I personally don't have a problem with people above average intelligence until they belittle me. When I am having a conversation and I am trying to fully understand the subject content with questions, and my questions are met with a smug and arrogant response. I am an intelligent individual, I am not "above average" and I know that, but I am always on a quest to learn, and enjoy discussion, but not when I leave the conversation feeling like a joke.


----------



## MightyLizardKing (Jun 7, 2014)

People, as a general rule, don't have a problem with above average intelligence, they have a problem with arrogance. This manifests in people with low and high intelligence. I mean, what is intelligence anyways?


----------



## giraffegator (Dec 28, 2014)

MightyLizardKing said:


> People, as a general rule, don't have a problem with above average intelligence, they have a problem with arrogance. This manifests in people with low and high intelligence. I mean, what is intelligence anyways?

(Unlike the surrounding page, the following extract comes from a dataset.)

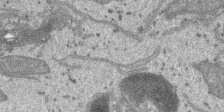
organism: Human
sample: Lung epithelial cells infected with SARS-CoV-2

That's true. I have a couple of friends (they are twins) who are genius level intelligent. They don't try to hide it or deny it, they don't play it up like it's a big thing either. Because they don't feel that they are any more or less valuable due to their intelligence, they don't think anyone else is less valuable than them by virtue of lesser intelligence. 
So hanging out with them is a real pleasure because they have keen insights and sharp wits, but not a trace of arrogance or condescension. In fact, sometimes I feel condescended to by people who are definitely not as smart as they are, and that is irritating. That never happens with these two friends.


----------